The next morning I was told to leave by one of the secretaries. The heir apparent excused the chauffeur and ruefully drove me to the airport. The airport had the family name and there were huge photographs of his mother and father above the escalators. I’ll see you back there, he said, uncharacteristically gloomy. And Andrew understood that for a moment he’d been brought into the family dynamic as an incidental player in his roommate’s ongoing struggle.

IX

SO THERE YOU HAVE some of my memory, in case you doubted me.

I didn’t doubt you.

I was surprised to find him a middle-aged man. Unless you’ve seen someone on a daily basis, in which case the changes are imperceptible, it takes a moment before the remembered image dissolves.

Hadn’t you seen photographs, interviews on television, speeches?

Not the same as running into a life up close. Later, when I was sitting around in the Oval Office, I recognized the same twist of the mouth before the punch line of some dumb joke. That was the same. And the cockiness was there. But the eyes, a little bit scared, the eyes. Like he’d realized what he’d become. The hair gunmetal dull, some thinning on the crown.

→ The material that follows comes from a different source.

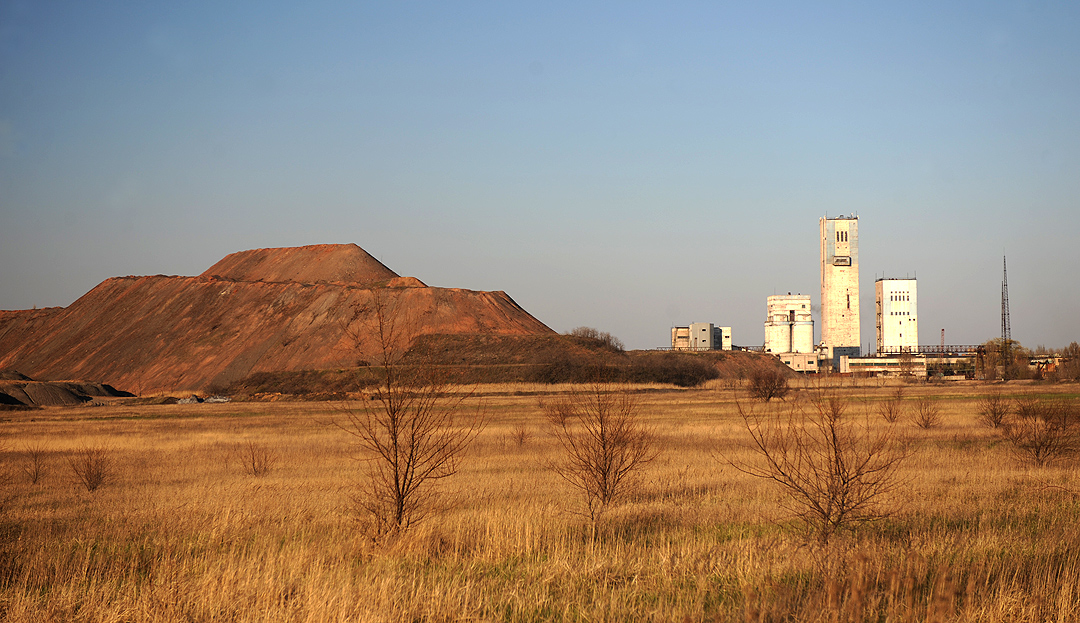 Шахта Южно Донбасская №1

As for the others, Chaingang and Rumbum, they were small men, I mean physically small, the one red of face, scowling of mouth, the other impeccably tailored and barbered, the instincts of a peacock, but both smaller in scale than their pictures, so that was interesting.

Who did you say?

It was a game of his — subtle, really — a sign of his affection, a kind of honorific, or maybe a brand such as you burn into a steer, because it was also a means of letting you know he owned you, knew what you were in essence. Like with Peachums. So the two key men in his administration, the ones who ran things, were Chaingang and Rumbum.

And what were you?

He stamped me as well, with his breakout smile. I was Android.

I see.

Uncanny, as if some dendrite winding through his brain was snappier than the billions of others. Because I was Android, all right. Tap me with your knuckle, hear the clunk.

So there you were.

He would never ask Android anything about himself, personal stuff, how his life had gone, whether he was married, those questions you ask if you have any curiosity. It was as if we were still at Yale.

Well, they had probably done a background check.

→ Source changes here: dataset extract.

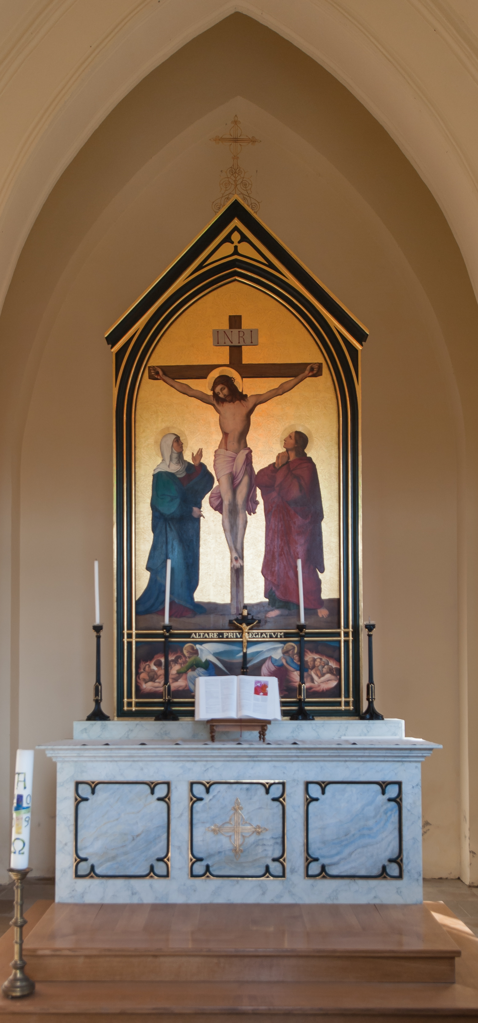 Pinkafeld

Why would he bother reading it?

Anyway, there you were.

Yes, to people’s puzzlement. Because I had to be a game first of all. Bright and early the first day I was there he summoned me to the Oval Office.

Just sit over here, Android, and don’t say a word. Don’t look up, don’t pay any attention. Here, read this magazine. Make believe you’re at the dentist’s office. And so I sat there off to the side while he conducted the morning’s business, receiving staff, holding meetings, my presence unexplained. As if he didn’t know I was there, as if I was an illusion of the others. Maybe I was Secret Service, though I hardly looked the part. But, if he didn’t seem to notice me, nobody could say anything. What a good time he was having keeping a straight face.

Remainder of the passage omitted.